According to Urban Dictionary, a hot cheeto girl is defined as “that one bitch everyone has in their class. kinda ghetto. prolly wears thrasher sweatshirts and vans. always ready to fight a bitch. nicotine addiction? check. 20 year old drug dealer boyfriend? check. hoop earrings? check. scary? Check.”

Now, it’s incredibly important to note that “hot cheeto girl” usually does not specifically indicate race. But using minimal brain power and basic sociological context clues, we can understand that the cheeto girl is coded as a minority woman from an urban area. The majority of hot cheeto girls, with a patent love for spicy food, are, of course, Latinas. 

The top videos on the app under the tag “Hot Cheeto Girl” all include exaggerated portrayals of women with South American (mostly Mexican) accents, huge hoops, long acrylics and ridiculous, exaggerated false eyelashes. They smack their gum, laugh obnoxiously and yell things like “Heeey best friend!”

The jokes seem to derive from the wild success of AdamRay’s Rosa videos. But they turn his sweet and clever character that comes from a place of love into an aggressive, annoying, unlikeable classmate. Many of hot cheeto girl’s aesthetic choices also are clearly influenced by Black and urban aesthetics. Chicanx and Black culture are known to overlap; this makes sense when you analyze the long history of poor and working class neighborhoods being predominantly populated by Black people and Latinos. 

What doesn’t make sense is that the teens consuming this content are the same ones who argue against anti-Black racism and cultural appropriation. Do they not realize what they are indirectly mocking?

@x.alessandra.xday 7: hot cheeto girl 🔥 ##hotcheetogirl ##series ##aesthetics ##fypシ♬ Latina – Larray

Aside from that, the trend engages in casual classism, another cultural casualty of the app. It appears that image is everything to this new generation, and the sin of wearing the very specific and usually revealing outfits of the hot cheeto girl is unforgivable to her mockers.

What I find so ultimately disappointing about many of these posts is they include content from fellow Latinx people. We have the right to make fun of ourselves before anyone else does. However, I find them disappointing because none of the videos are actually saying anything clever or unique about the Latinx experience. They’re just checking the boxes for the traits some young Latinas possess and then mocking them. They wear hoops! They have accents! They eat hot cheetos in class!!!!!

It’s the plague of relatability rearing its head in plain view. Why are we jumping to ridicule ourselves when the jokes aren’t even funny?

[A definitive ranking of the top eight ‘WAP’ remixes]

Many teens on the app immediately deflect claims suggesting the caricature could be racist. We must remember they are just that — teenagers — and teenagers are not the most adept at thinking logically.
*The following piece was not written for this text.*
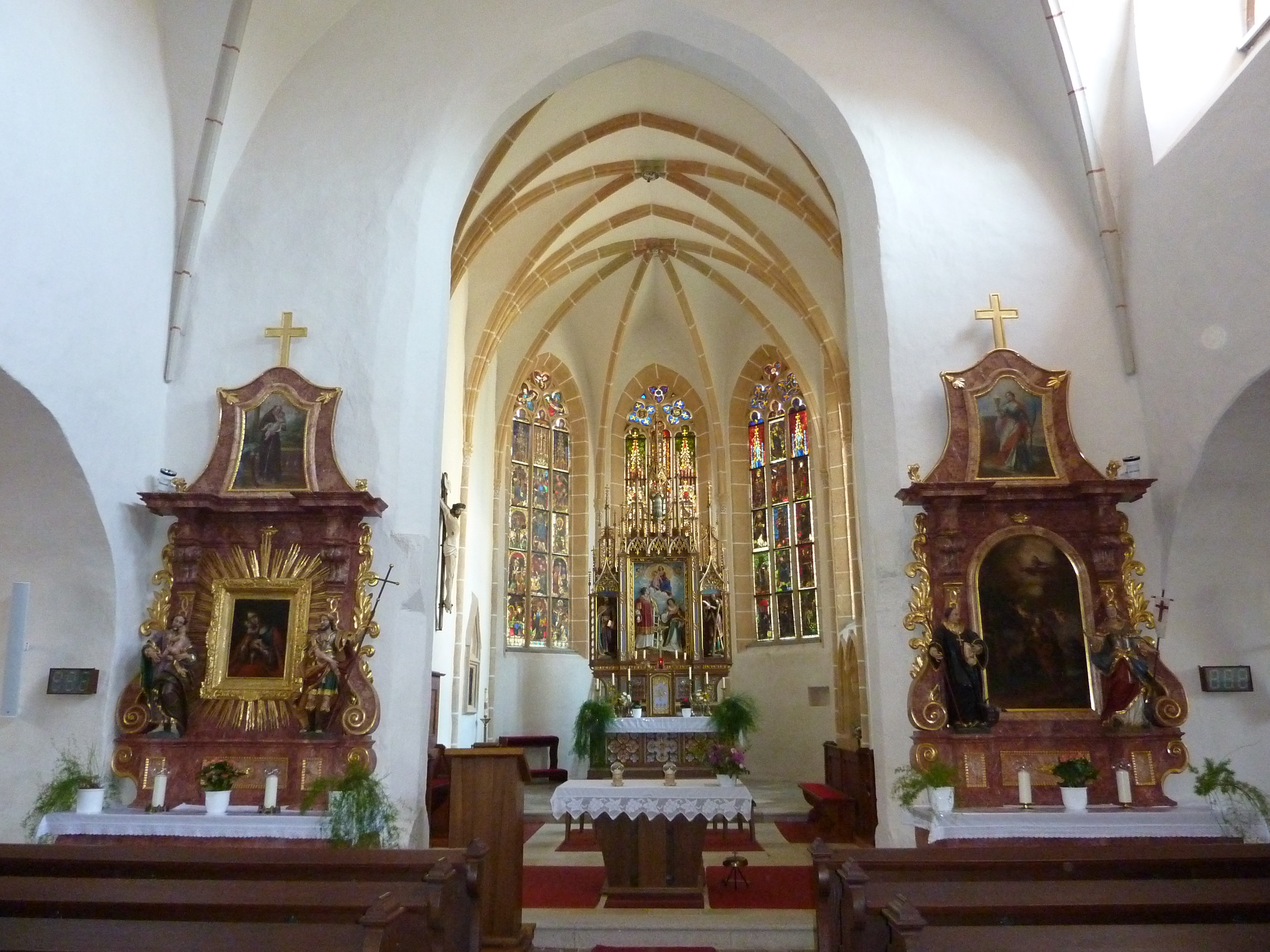 Pfarrkirche hl. Laurentius in Friedersbach, Zwettl, Niederösterreich

But about 40 percent of TikTok users are between the ages of 16 and 24, which means that along with all of the creators posting videos and mocking this group of girls, many more are watching themselves being ridiculed to some capacity on screen.

In one video, a creator accused of racism posts a reply of her laughing exaggeratedly, then responding “You are racist for thinking a specific race can only act the way I did in the video.” 
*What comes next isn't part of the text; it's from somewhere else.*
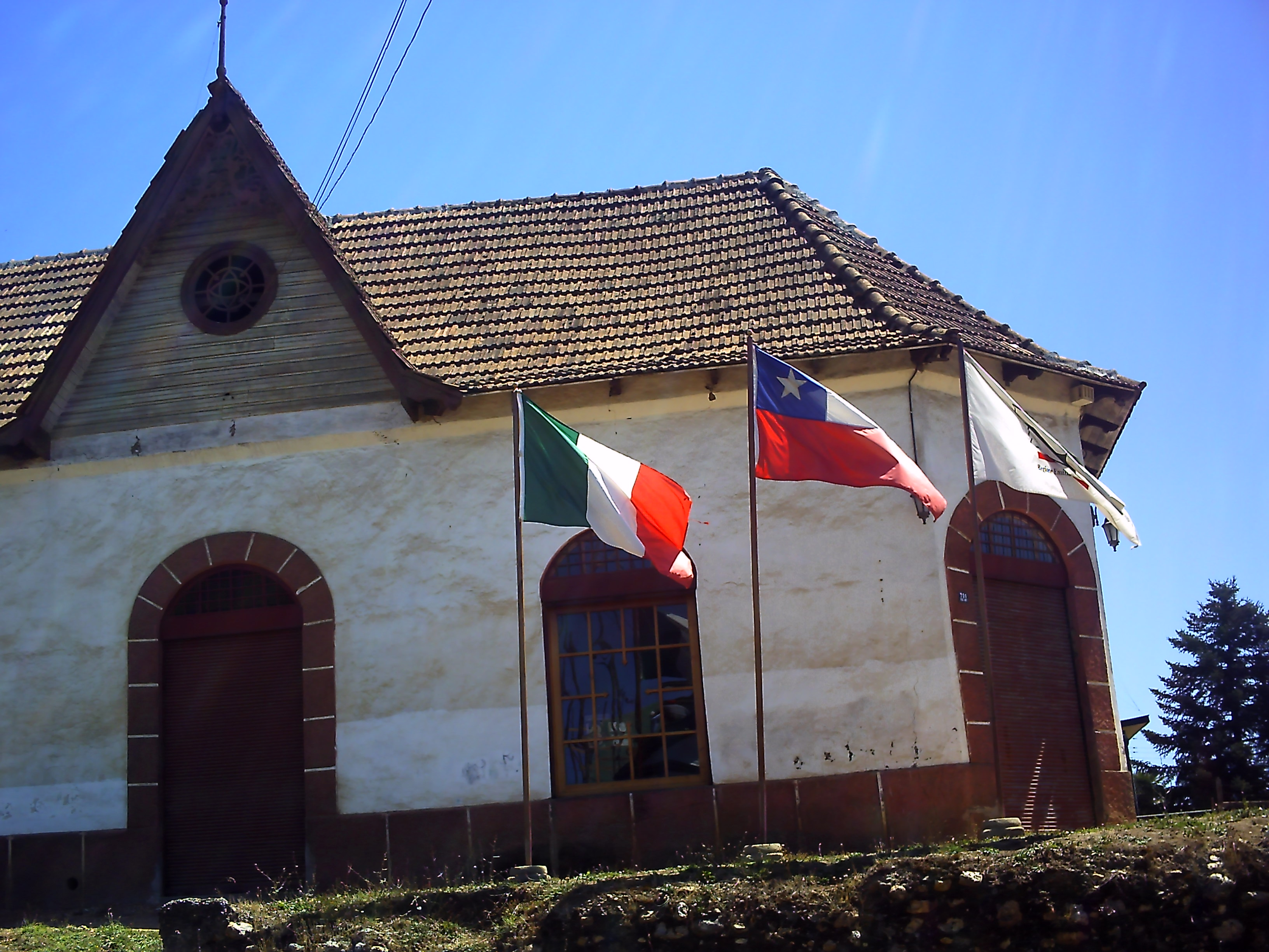 Casa de Capitán Pastene

That could be a fair argument, if it existed in a vacuum. But this response is willfully ignoring the fact that stereotypes are rooted in racist generalizations. You don’t have to literally paint your skin a darker color for people to understand you’re biting elements of a culture that does not belong to you — and looking stupid while doing it. 
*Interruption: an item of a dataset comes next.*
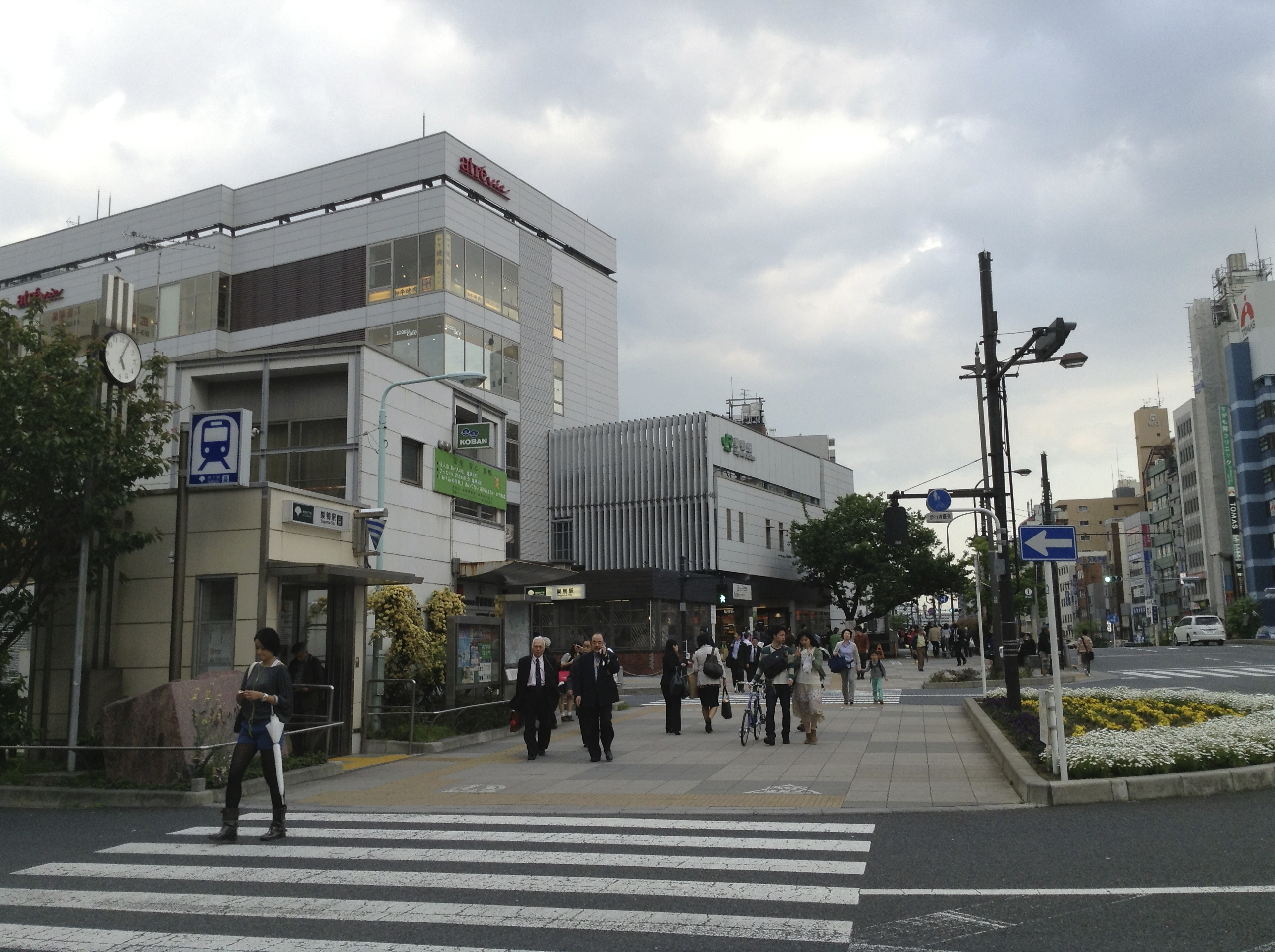 巣鴨駅正面口前

While this case may be less severe than the countless, exhausting examples of digital blackface and blackfishing we see every day, it still carries weight. It comes as a stark and confusing contradiction that the same TikTok generation that is so fiercely progressive about social progress and human rights is comfortable adapting their content creation to this simple form of classist, racist bullying. Frankly, it also just sucks. Can’t the girls just eat their snacks and live in peace? Besides, if you people knew anything, you’d be aware that she’d rather eat Takis anyways.